[COLLECTED DATA]
+ + + + +
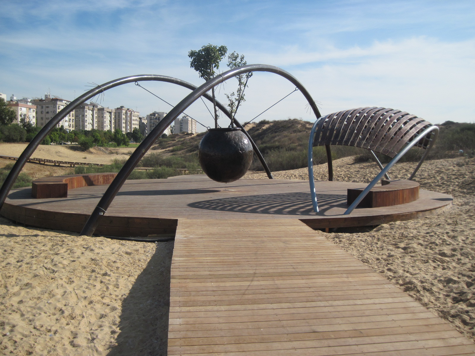 עבודת ברזל בנפחים. פסל: מיצג עץ השקמה ישראל פרימו 700/350 ס"מ
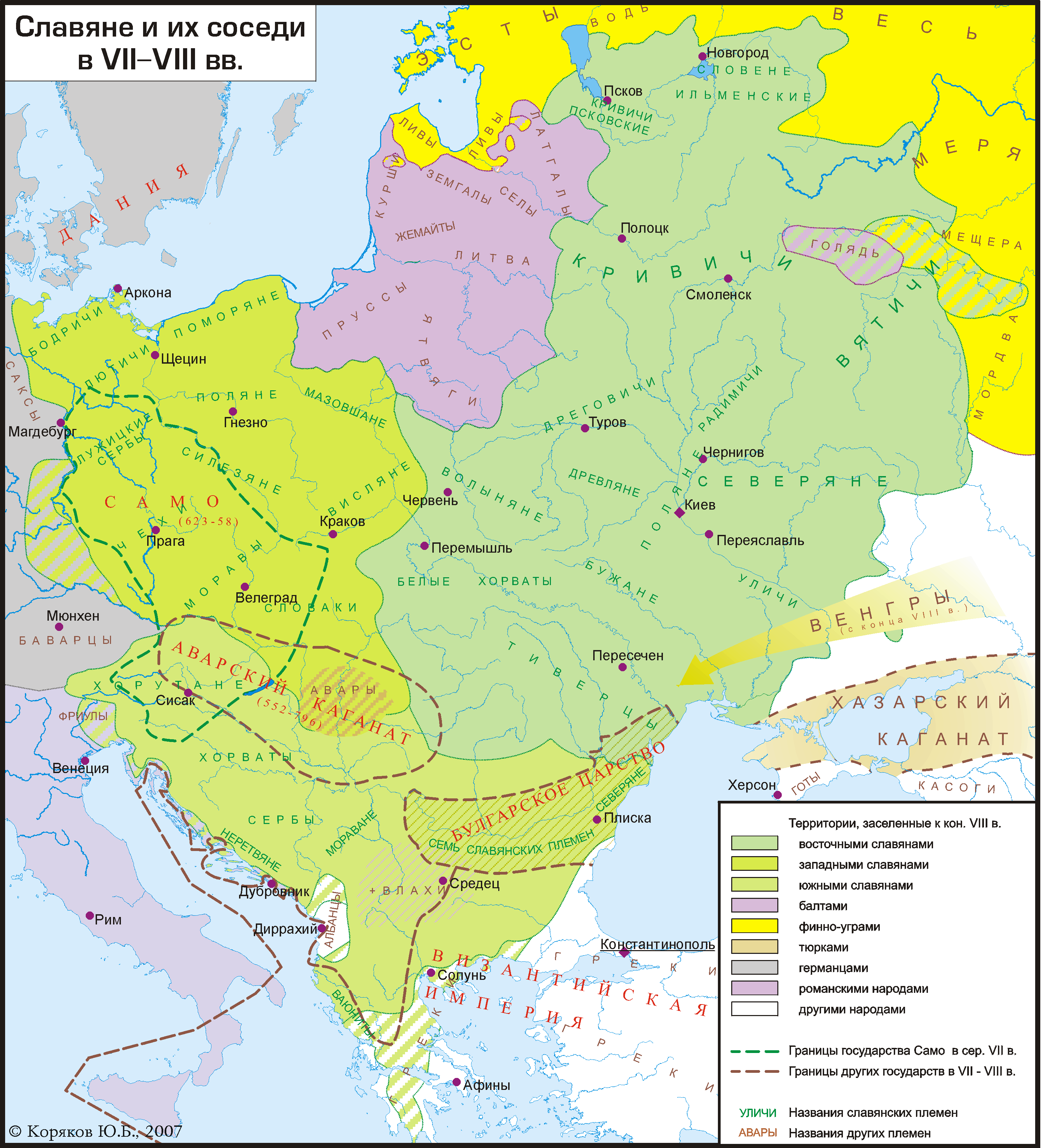 Карта расселения славян и их соседей на конец VIII века. Границы некоторых государств показаны начиная с VII в. Основана в восточнославянской части в основном на археологических картах и описаниях, в частности взятых из работ В.В.Седова (в основном данные по славянам) и тома "Финно-угры и балты в эпоху средневековья" (1987) из серии Археология СССР (в основном данные по балтам и финно-уграм).
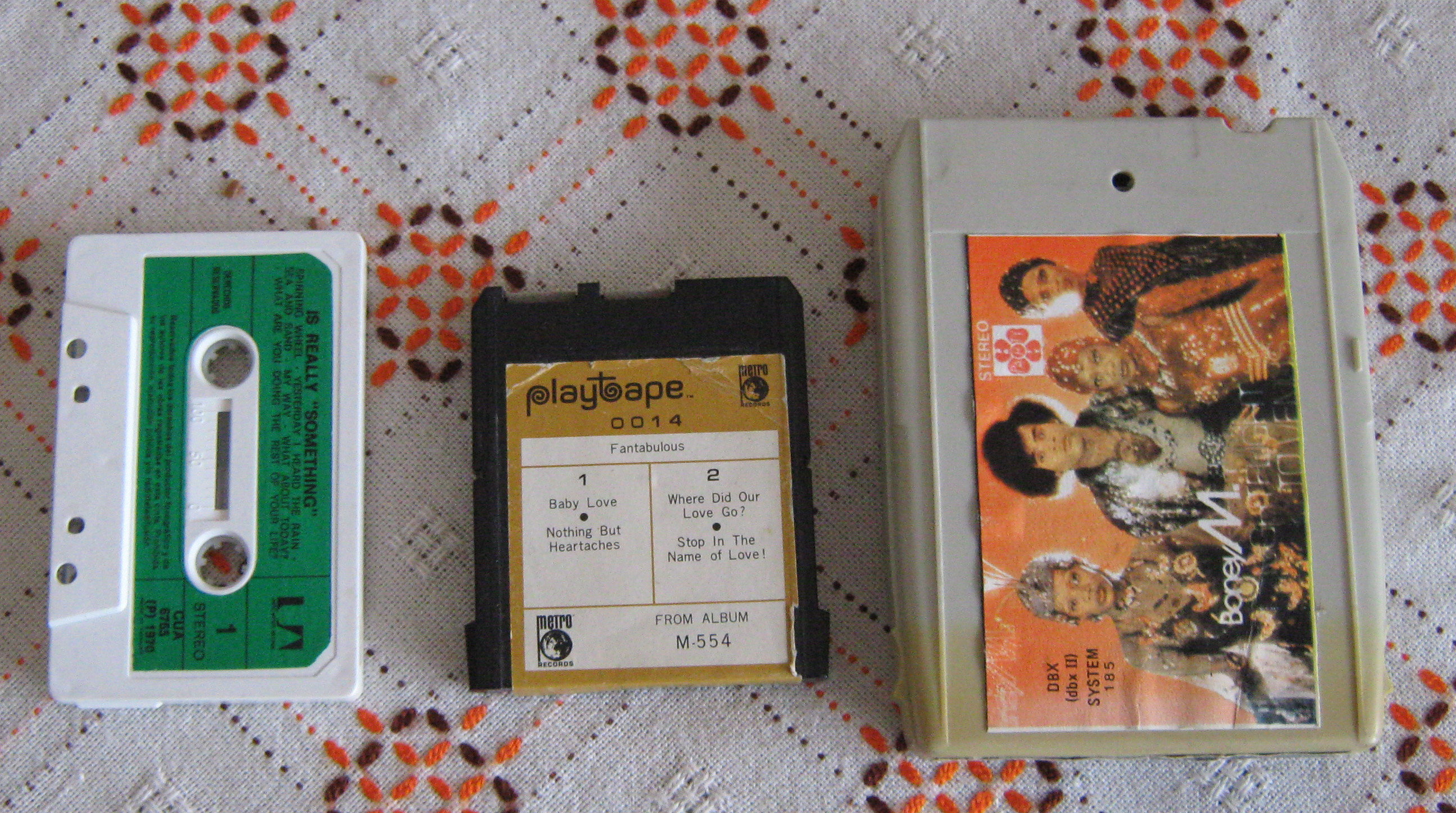 Kompaktkassette (links), PlayTape Cartridge (mitte) und 8-Track Cartridge (rechts) im Größenvergleich
+ + + + +
[ACTIVITY] Transcribe each line above verbatim, with the pictures left out.

[RESULT OF THIS TASK]
 עבודת ברזל בנפחים. פסל: מיצג עץ השקמה ישראל פרימו 700/350 ס"מ
 Карта расселения славян и их соседей на конец VIII века. Границы некоторых государств показаны начиная с VII в. Основана в восточнославянской части в основном на археологических картах и описаниях, в частности взятых из работ В.В.Седова (в основном данные по славянам) и тома "Финно-угры и балты в эпоху средневековья" (1987) из серии Археология СССР (в основном данные по балтам и финно-уграм).
 Kompaktkassette (links), PlayTape Cartridge (mitte) und 8-Track Cartridge (rechts) im Größenvergleich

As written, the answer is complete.